Gecewicz: The strange bedfellows: left wing teachers, right wing free marketeers, and dissatisfied community members all advocated for the same policy solution, but had very different reasons for their choice. We hear a lot these days about choice. And typically we think that choice is good. Erica Turner reminded us that with charter schools, we should ask more about choice, how much choice and whose choice is it really.

Turner: So another thing is that it’s often called school choice. And I think it’s important to note that that has been a very powerful metaphor for thinking about school reforms or school policies like charter schools or like voucher initiatives, or there’s all sorts of different things like that open enrollment now, or tax credits. And a lot of these have been painted as offering parents greater choices. And under some circumstances, that might be true. But it also is the case that the schools often have a lot of choice over who they accept. And so it’s not only parents’ choice; sometimes it seems like when you get down on the ground that it’s more like charter schools’ choice: who they decide to market to, what requirements they have of parents and students. Some of those may preclude more low income students in families from applying or being able to attend their schools. So, you know that’s another thing I would suggest is that, we need to kind of dig a little bit further when we think about school choice as not being equally available to everyone. You need to be able to often get your child to a school in a particular neighborhood, you may need to be able to afford a uniform, or your parent has to be functional enough to sign a contract saying that they’ll do these things. And if your family doesn’t or can’t follow through on the contract, then you may be kicked out of the school. So in multiple ways, I think there are good reasons to question how much choice and whose choice it is.

Gecewicz: So far, we’ve heard about the history of charter schools, market based reform, community control over schools, and the pushback against school bureaucracy. But despite hearing all that, I think I still have questions about charter schools. Like, what role should markets have in education? Should I send my child to a public school or charter school? How much weight should we give parental autonomy and choice? What does it mean to have a free choice? To help us answer the ethical questions that we encounter when discussing education, we’ll hear from Gina Schouten, an Assistant Professor of Philosophy at Harvard. She and Harry Brighouse wrote an essay in 2014 called “To Charter or Not to Charter: What Questions Should we Ask and What Will the Answers Tell Us?” We spoke to her about school choice and charter schools.

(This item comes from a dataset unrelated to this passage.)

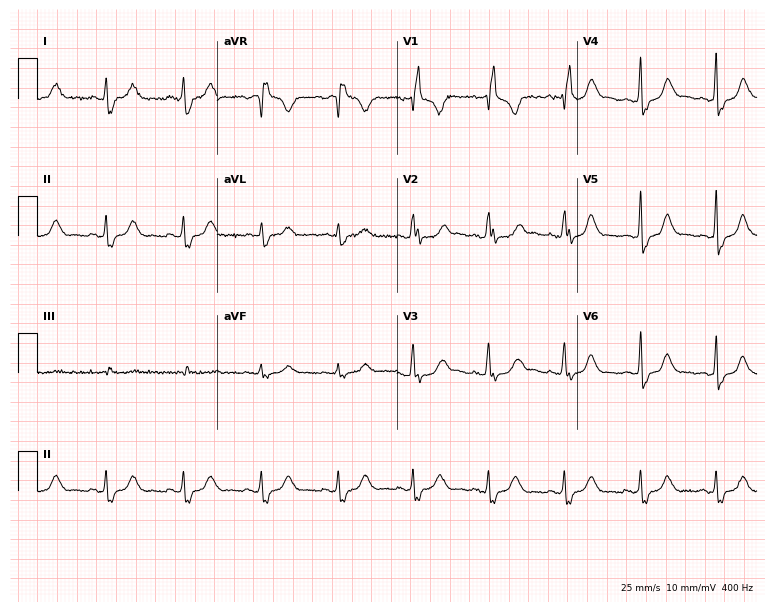
ECG — a female patient, 40 years old. Findings include right bundle branch block.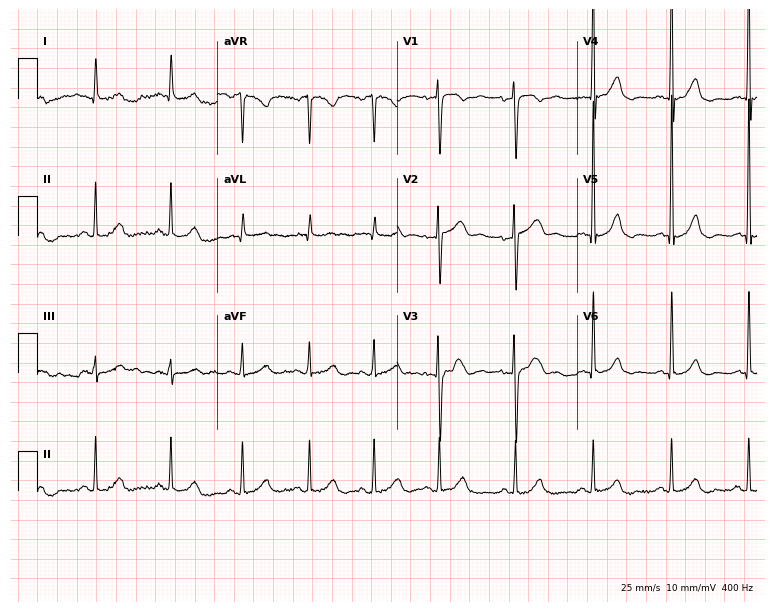
Electrocardiogram (7.3-second recording at 400 Hz), a 52-year-old female patient. Of the six screened findings (first-degree AV block, right bundle branch block, left bundle branch block, sinus bradycardia, atrial fibrillation, sinus tachycardia), none is recorded. Only these six findings were labelled.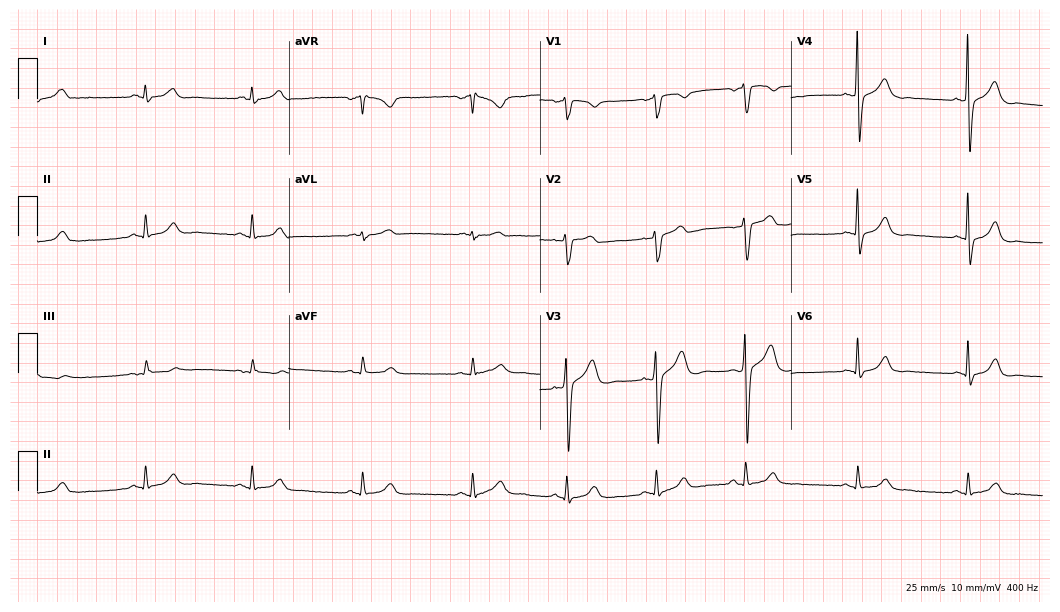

Gina Schouten: As a policy decision. I think that whether we find school choice attractive depends, you know, maybe first and foremost, just on what we think the role of markets is, and what we think education, what kind of good it is, and we might think that it should be universally provided but still think that markets are a really efficient way of regulating it. One immediate worry you might have about that is based in considerations of equality, so you might think that school is not something like a normal consumer good, where we would think it’s totally fine for people’s access to it to be dependent on their ability to pay for it. But generally, with school choice, it’s not just a consumer choice mechanism. You also have some sort of provision of a voucher or something like that. So you enable people to be able to choose because you provide them the means that they’ll use to purchase the education and you incorporate the choice just by making schools compete.

Gecewicz: Professor Schouten compares this to healthcare.

Schouten: So medical care might be like this. It’s very complicated to figure out what hospital is best to have some surgical procedure. I think it’s fairly intuitive to say that medical care is just the kind of thing that should be provided at a high level, not necessarily free, but that choice among consumers shouldn’t be the mechanism that ensures quality, because it’s just a very hard thing to be an informed consumer of. Education might be like that. And even if it’s not like that, it might just be that there’s something unfair in a kid’s educational prospects being hostage to the good shopping of that kid’s parents. Now, I think on the other side, you might say that the whole point of choice is that it improves the quality of the product across the board. And then I think we have to talk more about the details. So there might be some school choice mechanisms that could do that. But I think in general, that hasn’t been the case, because there have been, I think, due to other kinds of social inequalities, there have been people who aren’t well positioned to make an election that, for example, requires them to drive their kid to school. And so some other kinds of social inequalities that we might have other reasons to be concerned about, seem like  they will sort of interrupts the effectiveness of school choice mechanisms at driving up the quality of the product wholesale.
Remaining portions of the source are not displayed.